In [None]:
import os
import sys

import cv2
import matplotlib.pyplot as plt
import numpy as np
import pandas as pd
import requests
import seaborn as sns
from mpl_toolkits.basemap import Basemap

%matplotlib inline

sys.path.append("..")
from pangaea_downloader import checker, utilz

## Load downloaded files

In [None]:
# Load files from downloads directory
TEST_DIR = "../query-outputs/"
files = os.listdir(TEST_DIR)
df_list = [pd.read_csv(os.path.join(TEST_DIR, f)) for f in files]

# List of valid image file extensions
valid_img_extensions = (".jpg", ".jpeg", ".png", ".tif", ".tiff")

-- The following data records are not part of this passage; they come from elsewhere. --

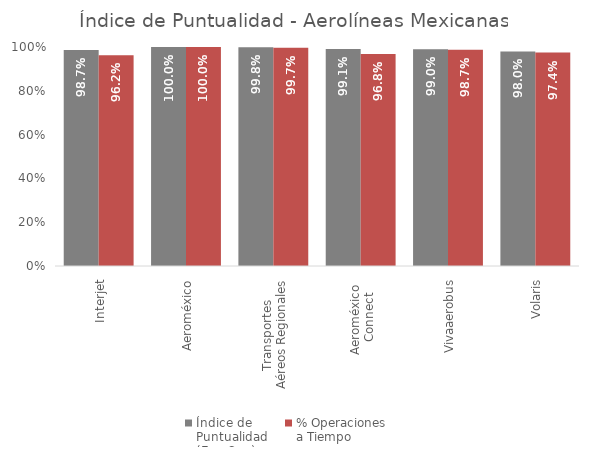
| Category | Índice de 
Puntualidad
(Ene-Sep) | % Operaciones 
a Tiempo |
|---|---|---|
| Interjet | 0.987 | 0.962 |
| Aeroméxico | 1 | 1 |
| Transportes 
Aéreos Regionales | 0.998 | 0.997 |
| Aeroméxico 
Connect | 0.991 | 0.968 |
| Vivaaerobus | 0.99 | 0.987 |
| Volaris | 0.98 | 0.974 |
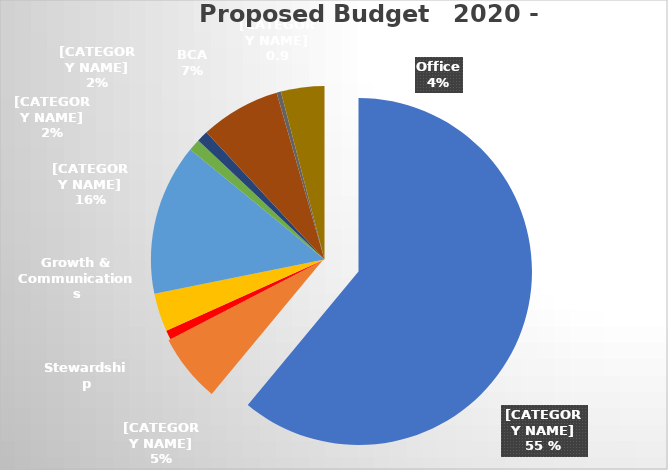
| Category |     Budget     2019 - 2020  | % of Budget |  Proposed Budget                  2020 - 2021  |
|---|---|---|---|
| Salaries & Benefits * | 302265 | 0.554 | 267767 |
| Other Lay Ministry | 31555 | 0.052 | 25380 |
| Stewardship | 4350 | 0.014 | 6972 |
| Growth & Communications | 17700 | 0.038 | 18600 |
| Properties | 69750 | 0.157 | 75975 |
| Youth | 5500 | 0.02 | 9750 |
| Education | 5250 | 0.019 | 9250 |
| BCA | 36956 | 0.084 | 40751 |
| Fellowship | 2000 | 0.009 | 4500 |
| Office | 20050 | 0.043 | 20700 |
| Outreach | 0 | 0.008 | 4000 |
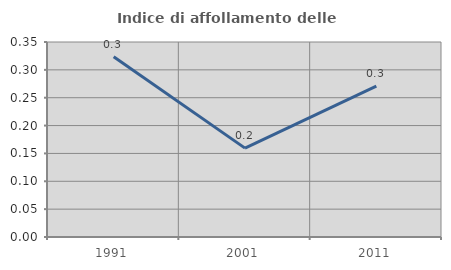
| Category | Indice di affollamento delle abitazioni  |
|---|---|
| 1991.0 | 0.324 |
| 2001.0 | 0.159 |
| 2011.0 | 0.271 |
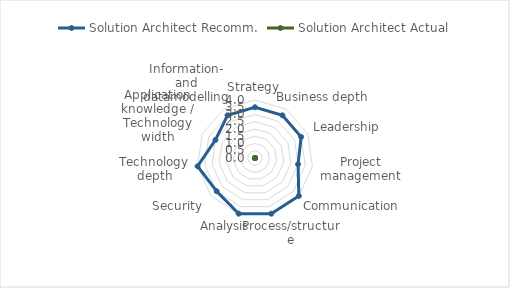
| Category | Solution Architect |
|---|---|
| Strategy |  |
| Business depth |  |
| Leadership |  |
| Project management |  |
| Communication |  |
| Process/structure |  |
| Analysis |  |
| Security |  |
| Technology depth |  |
| Application knowledge / Technology width |  |
| Information- and datamodelling |  |
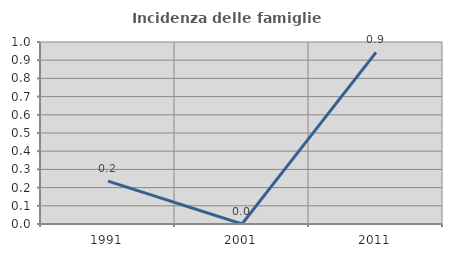
| Category | Incidenza delle famiglie numerose |
|---|---|
| 1991.0 | 0.236 |
| 2001.0 | 0 |
| 2011.0 | 0.943 |
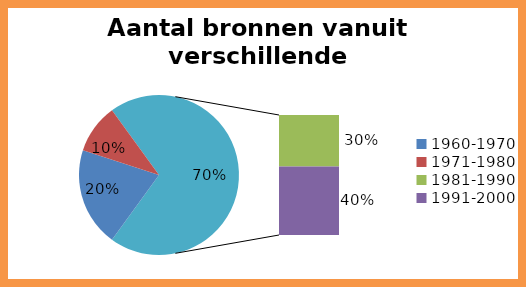
| Category | Aantal  |
|---|---|
| 1960-1970 | 2 |
| 1971-1980 | 1 |
| 1981-1990 | 3 |
| 1991-2000 | 4 |
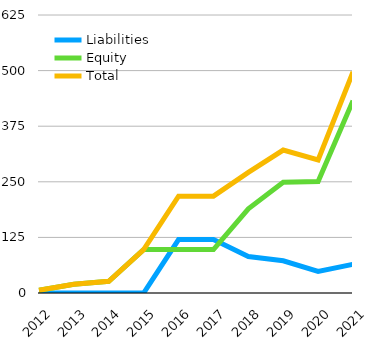
| Category | Liabilities  | Equity  | Total |
|---|---|---|---|
| 2012 | 0 | 6.202 | 6.202 |
| 2013 | 0 | 19.749 | 19.749 |
| 2014 | 0 | 26.451 | 26.451 |
| 2015 | 0 | 97.584 | 97.584 |
| 2016 | 120.07 | 97.584 | 217.654 |
| 2017 | 120.192 | 97.584 | 217.776 |
| 2018 | 81.903 | 189.265 | 271.168 |
| 2019 | 72.403 | 248.992 | 321.395 |
| 2020 | 48.628 | 250.657 | 299.285 |
| 2021 | 64.67 | 432.299 | 496.969 |
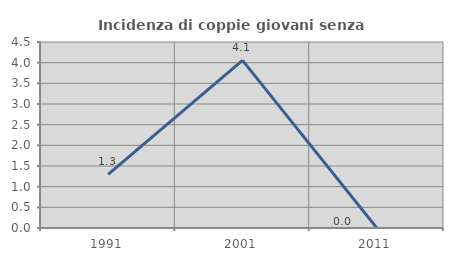
| Category | Incidenza di coppie giovani senza figli |
|---|---|
| 1991.0 | 1.299 |
| 2001.0 | 4.054 |
| 2011.0 | 0 |
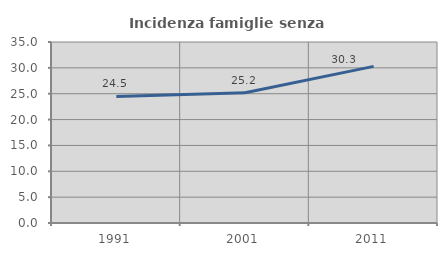
| Category | Incidenza famiglie senza nuclei |
|---|---|
| 1991.0 | 24.481 |
| 2001.0 | 25.2 |
| 2011.0 | 30.282 |
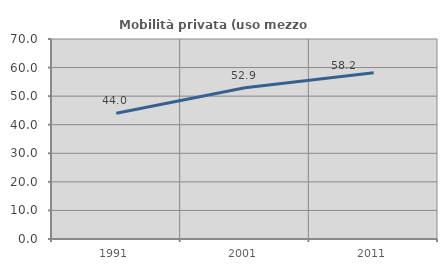
| Category | Mobilità privata (uso mezzo privato) |
|---|---|
| 1991.0 | 44.012 |
| 2001.0 | 52.931 |
| 2011.0 | 58.182 |
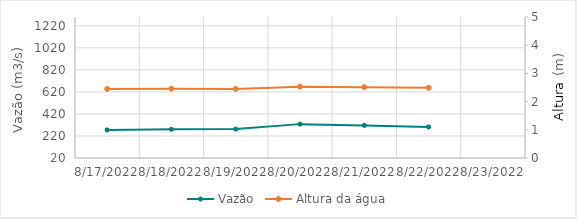
| Category | Vazão |
|---|---|
| 4/24/22 | 1210 |
| 4/23/22 | 1201.3 |
| 4/22/22 | 1092.04 |
| 4/21/22 | 872.7 |
| 4/20/22 | 826.65 |
| 4/19/22 | 848.22 |
| 4/18/22 | 835.75 |
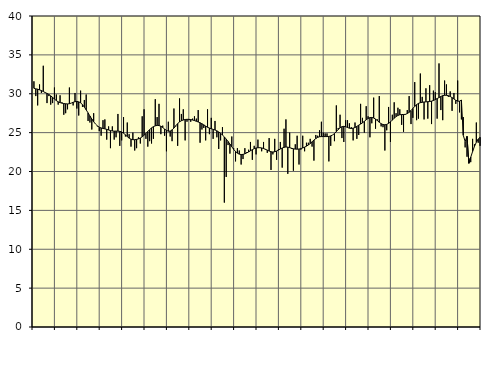
| Category | Piggar | Series 1 |
|---|---|---|
| nan | 31.6 | 30.7 |
| 1.0 | 29.7 | 30.63 |
| 1.0 | 28.5 | 30.59 |
| 1.0 | 31.2 | 30.5 |
| 1.0 | 30.1 | 30.41 |
| 1.0 | 33.6 | 30.29 |
| 1.0 | 30.2 | 30.16 |
| 1.0 | 28.8 | 30.04 |
| 1.0 | 29.7 | 29.91 |
| 1.0 | 28.6 | 29.73 |
| 1.0 | 28.8 | 29.53 |
| 1.0 | 30.8 | 29.32 |
| nan | 29.9 | 29.12 |
| 2.0 | 28.6 | 28.96 |
| 2.0 | 29.8 | 28.86 |
| 2.0 | 28.9 | 28.79 |
| 2.0 | 27.3 | 28.74 |
| 2.0 | 27.5 | 28.71 |
| 2.0 | 28 | 28.69 |
| 2.0 | 30.8 | 28.72 |
| 2.0 | 28.8 | 28.8 |
| 2.0 | 28.5 | 28.9 |
| 2.0 | 30.1 | 28.98 |
| 2.0 | 28.1 | 29.01 |
| nan | 27.2 | 28.96 |
| 3.0 | 30.4 | 28.83 |
| 3.0 | 28.3 | 28.6 |
| 3.0 | 29.2 | 28.29 |
| 3.0 | 29.9 | 27.93 |
| 3.0 | 26.5 | 27.54 |
| 3.0 | 26.3 | 27.14 |
| 3.0 | 25.4 | 26.75 |
| 3.0 | 27.5 | 26.4 |
| 3.0 | 26.1 | 26.1 |
| 3.0 | 25.8 | 25.87 |
| 3.0 | 25.2 | 25.7 |
| nan | 24.6 | 25.6 |
| 4.0 | 26.6 | 25.54 |
| 4.0 | 26.7 | 25.48 |
| 4.0 | 24.1 | 25.42 |
| 4.0 | 25.8 | 25.34 |
| 4.0 | 23 | 25.26 |
| 4.0 | 25.8 | 25.21 |
| 4.0 | 24.1 | 25.19 |
| 4.0 | 24.4 | 25.2 |
| 4.0 | 27.4 | 25.19 |
| 4.0 | 23.3 | 25.16 |
| 4.0 | 24 | 25.09 |
| nan | 27 | 24.93 |
| 5.0 | 24.5 | 24.72 |
| 5.0 | 26.3 | 24.49 |
| 5.0 | 24.8 | 24.29 |
| 5.0 | 23.2 | 24.15 |
| 5.0 | 25 | 24.09 |
| 5.0 | 22.7 | 24.09 |
| 5.0 | 23 | 24.13 |
| 5.0 | 24.4 | 24.2 |
| 5.0 | 23.6 | 24.31 |
| 5.0 | 27.1 | 24.46 |
| 5.0 | 28 | 24.66 |
| nan | 24.2 | 24.9 |
| 6.0 | 23.2 | 25.15 |
| 6.0 | 23.9 | 25.39 |
| 6.0 | 23.6 | 25.61 |
| 6.0 | 24.2 | 25.77 |
| 6.0 | 29.3 | 25.87 |
| 6.0 | 27 | 25.93 |
| 6.0 | 28.7 | 25.91 |
| 6.0 | 24.8 | 25.82 |
| 6.0 | 25.9 | 25.66 |
| 6.0 | 24.6 | 25.46 |
| 6.0 | 22.6 | 25.29 |
| nan | 26.4 | 25.18 |
| 7.0 | 24.5 | 25.2 |
| 7.0 | 23.9 | 25.35 |
| 7.0 | 28.1 | 25.59 |
| 7.0 | 25.8 | 25.89 |
| 7.0 | 23.3 | 26.16 |
| 7.0 | 29.4 | 26.38 |
| 7.0 | 27.4 | 26.53 |
| 7.0 | 28 | 26.62 |
| 7.0 | 24 | 26.69 |
| 7.0 | 26.4 | 26.71 |
| 7.0 | 26.6 | 26.71 |
| nan | 26.4 | 26.68 |
| 8.0 | 26.8 | 26.62 |
| 8.0 | 27.1 | 26.55 |
| 8.0 | 26.8 | 26.46 |
| 8.0 | 27.9 | 26.37 |
| 8.0 | 23.7 | 26.27 |
| 8.0 | 25.4 | 26.14 |
| 8.0 | 25.6 | 26 |
| 8.0 | 24 | 25.84 |
| 8.0 | 28 | 25.69 |
| 8.0 | 24.8 | 25.59 |
| 8.0 | 26.9 | 25.5 |
| nan | 24.2 | 25.42 |
| 9.0 | 26.5 | 25.34 |
| 9.0 | 24.4 | 25.23 |
| 9.0 | 22.9 | 25.09 |
| 9.0 | 24 | 24.91 |
| 9.0 | 25.7 | 24.69 |
| 9.0 | 16 | 24.45 |
| 9.0 | 19.3 | 24.17 |
| 9.0 | 23.4 | 23.86 |
| 9.0 | 22.3 | 23.53 |
| 9.0 | 24.5 | 23.18 |
| 9.0 | 23 | 22.85 |
| nan | 21.3 | 22.57 |
| 10.0 | 23 | 22.36 |
| 10.0 | 22.7 | 22.23 |
| 10.0 | 20.9 | 22.18 |
| 10.0 | 21.6 | 22.2 |
| 10.0 | 23 | 22.27 |
| 10.0 | 22.5 | 22.39 |
| 10.0 | 22.8 | 22.52 |
| 10.0 | 23.8 | 22.67 |
| 10.0 | 21.5 | 22.81 |
| 10.0 | 23.3 | 22.94 |
| 10.0 | 22.2 | 23.02 |
| nan | 24.1 | 23.06 |
| 11.0 | 23.1 | 23.06 |
| 11.0 | 22.6 | 23.03 |
| 11.0 | 23.8 | 22.96 |
| 11.0 | 22.8 | 22.86 |
| 11.0 | 22.4 | 22.75 |
| 11.0 | 24.3 | 22.63 |
| 11.0 | 20.2 | 22.54 |
| 11.0 | 22.2 | 22.51 |
| 11.0 | 24.2 | 22.54 |
| 11.0 | 21.5 | 22.63 |
| 11.0 | 22.9 | 22.75 |
| nan | 23.8 | 22.9 |
| 12.0 | 20.5 | 23.02 |
| 12.0 | 25.5 | 23.11 |
| 12.0 | 26.7 | 23.15 |
| 12.0 | 19.7 | 23.13 |
| 12.0 | 25 | 23.07 |
| 12.0 | 22.9 | 22.99 |
| 12.0 | 20.1 | 22.92 |
| 12.0 | 23.5 | 22.88 |
| 12.0 | 24.6 | 22.87 |
| 12.0 | 20.9 | 22.89 |
| 12.0 | 22.8 | 22.95 |
| nan | 24.6 | 23.03 |
| 13.0 | 22.6 | 23.13 |
| 13.0 | 23.7 | 23.26 |
| 13.0 | 23.7 | 23.41 |
| 13.0 | 24.2 | 23.59 |
| 13.0 | 23.2 | 23.82 |
| 13.0 | 21.4 | 24.04 |
| 13.0 | 24.7 | 24.24 |
| 13.0 | 24.6 | 24.39 |
| 13.0 | 25.3 | 24.47 |
| 13.0 | 26.4 | 24.49 |
| 13.0 | 25 | 24.49 |
| nan | 24.9 | 24.49 |
| 14.0 | 24.9 | 24.49 |
| 14.0 | 21.3 | 24.51 |
| 14.0 | 23.3 | 24.58 |
| 14.0 | 24.7 | 24.7 |
| 14.0 | 23.9 | 24.88 |
| 14.0 | 28.5 | 25.13 |
| 14.0 | 25.6 | 25.4 |
| 14.0 | 27.3 | 25.62 |
| 14.0 | 24.3 | 25.76 |
| 14.0 | 23.8 | 25.81 |
| 14.0 | 26.6 | 25.76 |
| nan | 26.6 | 25.66 |
| 15.0 | 26.2 | 25.57 |
| 15.0 | 25.7 | 25.53 |
| 15.0 | 24 | 25.57 |
| 15.0 | 26.3 | 25.66 |
| 15.0 | 24.2 | 25.8 |
| 15.0 | 24.7 | 25.96 |
| 15.0 | 28.7 | 26.1 |
| 15.0 | 26.9 | 26.26 |
| 15.0 | 25 | 26.45 |
| 15.0 | 28.4 | 26.65 |
| 15.0 | 27.1 | 26.82 |
| nan | 24.4 | 26.93 |
| 16.0 | 26.2 | 26.95 |
| 16.0 | 29.5 | 26.88 |
| 16.0 | 25.5 | 26.74 |
| 16.0 | 26.7 | 26.55 |
| 16.0 | 29.7 | 26.33 |
| 16.0 | 25.8 | 26.15 |
| 16.0 | 25.7 | 26.04 |
| 16.0 | 22.7 | 26.01 |
| 16.0 | 25.3 | 26.06 |
| 16.0 | 28.3 | 26.19 |
| 16.0 | 23.8 | 26.38 |
| nan | 27.3 | 26.62 |
| 17.0 | 28.9 | 26.85 |
| 17.0 | 27.5 | 27.06 |
| 17.0 | 28.2 | 27.21 |
| 17.0 | 28 | 27.3 |
| 17.0 | 26 | 27.33 |
| 17.0 | 25.1 | 27.33 |
| 17.0 | 27.3 | 27.35 |
| 17.0 | 27.9 | 27.45 |
| 17.0 | 29.7 | 27.61 |
| 17.0 | 26.1 | 27.84 |
| 17.0 | 26.9 | 28.11 |
| nan | 31.5 | 28.37 |
| 18.0 | 26.6 | 28.6 |
| 18.0 | 26.8 | 28.76 |
| 18.0 | 32.6 | 28.85 |
| 18.0 | 29.6 | 28.9 |
| 18.0 | 26.7 | 28.94 |
| 18.0 | 30.7 | 28.96 |
| 18.0 | 26.8 | 28.98 |
| 18.0 | 31.1 | 29 |
| 18.0 | 26.1 | 29.05 |
| 18.0 | 30.4 | 29.13 |
| 18.0 | 30.2 | 29.25 |
| nan | 26.8 | 29.38 |
| 19.0 | 33.9 | 29.51 |
| 19.0 | 27.9 | 29.65 |
| 19.0 | 26.6 | 29.76 |
| 19.0 | 31.7 | 29.8 |
| 19.0 | 31.2 | 29.8 |
| 19.0 | 29.6 | 29.75 |
| 19.0 | 30.3 | 29.65 |
| 19.0 | 27.8 | 29.5 |
| 19.0 | 30.1 | 29.33 |
| 19.0 | 28.7 | 29.16 |
| 19.0 | 31.7 | 29.05 |
| nan | 27.6 | 29.04 |
| 20.0 | 26.7 | 29.19 |
| 20.0 | 27 | 24.66 |
| 20.0 | 23.1 | 23.86 |
| 20.0 | 21.9 | 24.52 |
| 20.0 | 21.7 | 21.06 |
| 20.0 | 21.2 | 21.83 |
| 20.0 | 24.2 | 22.57 |
| 20.0 | 23.5 | 23.22 |
| 20.0 | 26.3 | 23.76 |
| 20.0 | 23.7 | 24.16 |
| 20.0 | 23.3 | 24.41 |

## 1. Count images in each file
- Count values in URL column
- Number of valid URLs
- Number of invalid URLs
- URLs with image file extensions

In [None]:
img_counts = []
for i, (file, df) in enumerate(zip(files, df_list)):
    # Count only the first url column
    col = utilz.get_url_cols(df)[0]
    # Count stuff
    n_rows = len(df)
    count = df[col].count()
    valid_url = df[col].apply(checker.is_url).sum()
    invalid_url = count - valid_url
    valid_img_ext = df[col].apply(checker.is_img_url).sum()
    missing = df[col].isna().sum()
    # Keep record of counts
    img_counts.append(
        {
            "file": file,
            "column": col,
            "n_rows": n_rows,
            "count": count,
            "valid_url": valid_url,
            "invalid_url": invalid_url,
            "valid_img_ext": valid_img_ext,
            "missing": missing,
        }
    )
# Make a dataframe
img_counts = pd.DataFrame(img_counts)

# Show resuts
print(f"Raw image count in all files: {img_counts['count'].sum()}")
print(f"Total number of valid urls: {img_counts['valid_url'].sum()}")
print(f"Total number of valid image urls: {img_counts['valid_img_ext'].sum()}")
img_counts

## 2. Campaigns
- How many campaigns (Why 33 campaigns for 290+ files?)
- Distribution of images across campaigns
- How many sites
- Distribution of images across sites

### 2.1 Check if each file has only one campaign

In [None]:
# Datasets with more than one campaign (should be empty)
a = [df["Campaign"].unique() for df in df_list if df["Campaign"].nunique() > 1]
if not len(a) > 0:
    print("Each files has one associated campaign.")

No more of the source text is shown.